Use Modal when you're building from scratch and want speed + flexibility.
Use Cerebrium when you're scaling and need low-latency production infra that just works with your code without extra decorators or syntax.
Use Baseten when you're serving a well-tuned model and want a stable, managed environment.

This layer is invisible to your users, but it defines their experience.

Good infra makes your agent feel alive.
Bad infra makes it feel like a clunky call center IVR from 2009.

Choose wisely.

The System Blueprint: End-to-End Flow

You've seen the parts. You've seen the tools. But how does it all come together?

Here's the full picture; the lifecycle of a real-time voice agent, from napkin sketch to production system. This is the flow you follow if you want speed, clarity, and control.

1. Prototype the Agent

Start fast. Don't overthink it.

Use Vapi if you want the fastest way to build an agent with built-in tools, logic, and telephony.
Use PipeCat if you want full control over flow logic and behavior from day one.

Pick one. Wire up a basic pipeline:

Transcription (Whisper or Deepgram)
LLM (GPT-4, Claude, or Quen)
TTS (Orpheus, ElevenLabs, or Vapi TTS)

Test it. Talk to it. Break it. Iterate.

2. Add Tooling and Logic

Now that it speaks, give it something to do.

Add external tools: APIs, databases, CRMs, schedulers.
Script logic gates: "If user says X, do Y."
Inject fallback flows and interrupt handlers.

If you're in Vapi, use Workflows.
If you're in PipeCat, define your state transitions manually.

This is where you stop building a chatbot and start building a system.

3. Observe Everything

Your agent's behavior will drift. You need visibility.

Log all interactions with LangSmith or Phoenix
Track:
- Inputs
- Model responses
- Tool invocations
- Latency per turn
Watch for edge cases, regressions, or hallucinations.

This is your black box flight recorder. Never skip this step.

4. Evaluate and Iterate

Now that you have logs, start building your evaluation loop.

Use LLM-as-a-judge to rate response quality.
Write unit tests for tool use, intent matching, instruction following.
Run A/B tests if you're already in production.

Everything that's broken, curate it into test cases.

Every test case becomes a regression check.

Every regression check makes your agent stronger.

5. Hit Latency or Cost Ceilings? Upgrade Your Infra

If your agent is starting to feel slow or expensive:

Move from OpenAI to smaller hosted models (Quen, Gemini Flash, etc.)
Move your infra from Vercel or Modal to Cerebrium for < 500ms latency with ASR/LLM/TTS co-location.
Self-host transcription (e.g., Whisper) or TTS if pricing gets out of hand.

This is the phase where you cut fat, not muscle.

6. Hit Quality Ceiling? Fine-Tune It

If your agent is still misbehaving after prompt engineering:

Use OpenPipe to fine-tune on real interaction data.
Capture failed turns and transform them into training examples.
Evaluate before and after tuning to confirm improvement.
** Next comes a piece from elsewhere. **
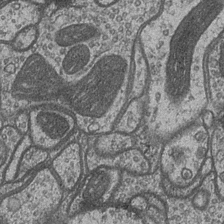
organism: Drosophila
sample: Optic medulla

Fine-tuning is expensive. Use it when you must, not when you're frustrated.

7. Ship and Monitor

At this point:

Your logic is solid.
Your latency is low.
Your evals are running.
Your agent behaves like a professional.

Now you scale. Roll out to real users.

Set up alerts, error tracking, and usage dashboards.

Build a feedback loop from production back into evaluation.

This is the Loop That Wins

Prototype → Script → Observe → Evaluate → Optimize → Scale

And you don't run through it once.

You live in it.

You keep the loop tight.

Because in voice AI, chaos compounds, but so does control.